Eijsbouts Sabine C M, Houben Richard P M, Blaauw Yuri, Schotten Ulrich, Allessie Maurits A
Department of Physiology, Cardiovascular Research Institute Maastricht, Maastricht University, Maastricht, The Netherlands.
J Cardiovasc Electrophysiol. 2004 Dec;15(12):1453-61. doi: 10.1046/j.1540-8167.2004.04326.x.
The aim of this study was to investigate the interaction of atrial dilation and blockade of the rapid sodium channel on atrial conduction and degree of anisotropy.
The right atrium was acutely dilated by increasing intra-atrial pressure from 2 to 9 cm H2O in 14 isolated rabbit hearts. A rectangular mapping array of 240 electrodes (spatial resolution 0.5 mm) was positioned on the free wall of the right atrium during pacing from four different directions at intervals of 240 and 140 msec. In nondilated atria, 0.5 and 1.0 mg/L of the use-dependent INa blocker flecainide prolonged the total conduction time under the mapping electrode by 15% to 75%. In dilated atria, flecainide depressed conduction by 24% to 89% (P < 0.05). The incidence of intra-atrial conduction block increased from 0.6%-0.8% to 3.3%-7.2% in nondilated atria and from 3.9%-4.6% to 13%-21% in dilated atria (P < 0.05). The direction of activation relative to the crista terminalis and major pectinate muscles was of major importance for occurrence of conduction block. During rapid pacing, the degree of anisotropy in conduction increased by the combination of atrial dilation and flecainide (1.0 mg/L) from 1.7 +/- 0.1 to 2.2 +/- 0.4 (P < 0.05). The effects of dilation and flecainide on conduction were clearly synergistic. The effect of flecainide on the atrial refractory period also was enhanced by atrial dilation.

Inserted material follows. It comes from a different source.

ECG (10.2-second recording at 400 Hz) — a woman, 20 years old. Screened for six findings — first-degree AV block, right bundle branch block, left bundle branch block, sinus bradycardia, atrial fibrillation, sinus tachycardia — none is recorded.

In dilated atria, blockade of the rapid sodium channels caused a higher degree of local conduction delay and intra-atrial conduction block than in nondilated atria.

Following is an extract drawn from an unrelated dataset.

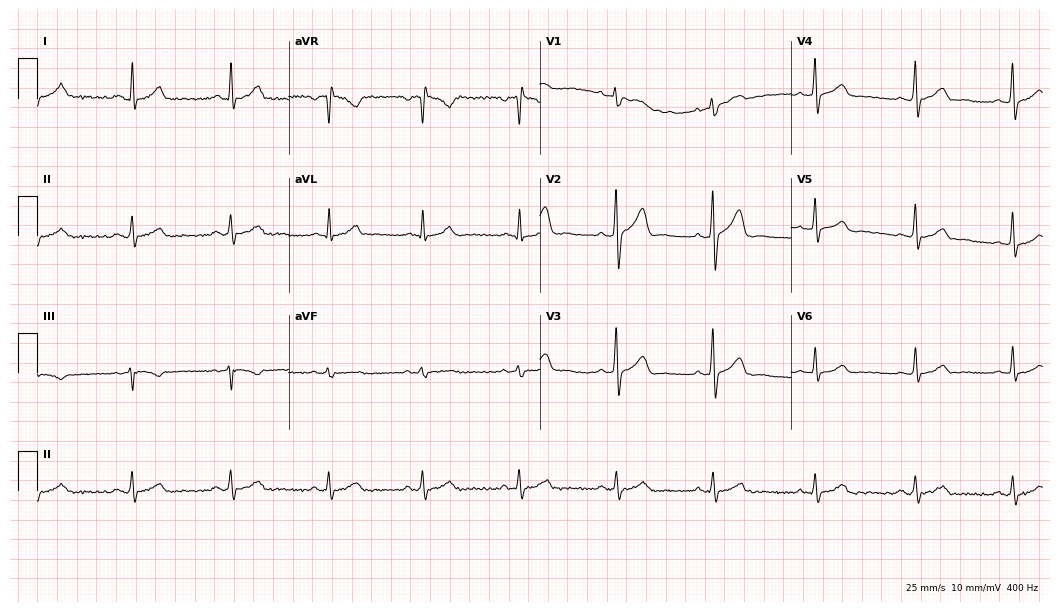
12-lead ECG from a male patient, 38 years old. Labelled as a normal ECG.

本研究旨在探讨心房扩张与快速钠通道阻滞剂对心房传导及各向异性程度的相互作用。
在14个离体兔心脏中,通过将心房内压力从2 cm H2O增加到9 cm H2O,使右心房急性扩张。在从四个不同方向以240和140毫秒的间隔进行起搏时,将一个由240个电极组成的矩形标测阵列(空间分辨率0.5毫米)置于右心房游离壁上。在未扩张的心房中,0.5和1.0毫克/升的使用依赖性钠通道阻滞剂氟卡尼使标测电极下的总传导时间延长了15%至75%。在扩张的心房中,氟卡尼使传导减慢24%至89%(P<0.05)。心房内传导阻滞的发生率在未扩张的心房中从0.6% - 0.8%增加到3.3% - 7.2%,在扩张的心房中从3.9% - 4.6%增加到13% - 21%(P<0.05)。相对于终嵴和主要梳状肌的激动方向对传导阻滞的发生至关重要。在快速起搏期间,心房扩张与氟卡尼(1.0毫克/升)联合作用使传导的各向异性程度从1.7±0.1增加到2.2±0.4(P<0.05)。扩张和氟卡尼对传导的影响明显具有协同作用。心房扩张也增强了氟卡尼对心房不应期的作用。
在扩张的心房中,快速钠通道的阻滞比在未扩张的心房中导致更高程度的局部传导延迟和心房内传导阻滞。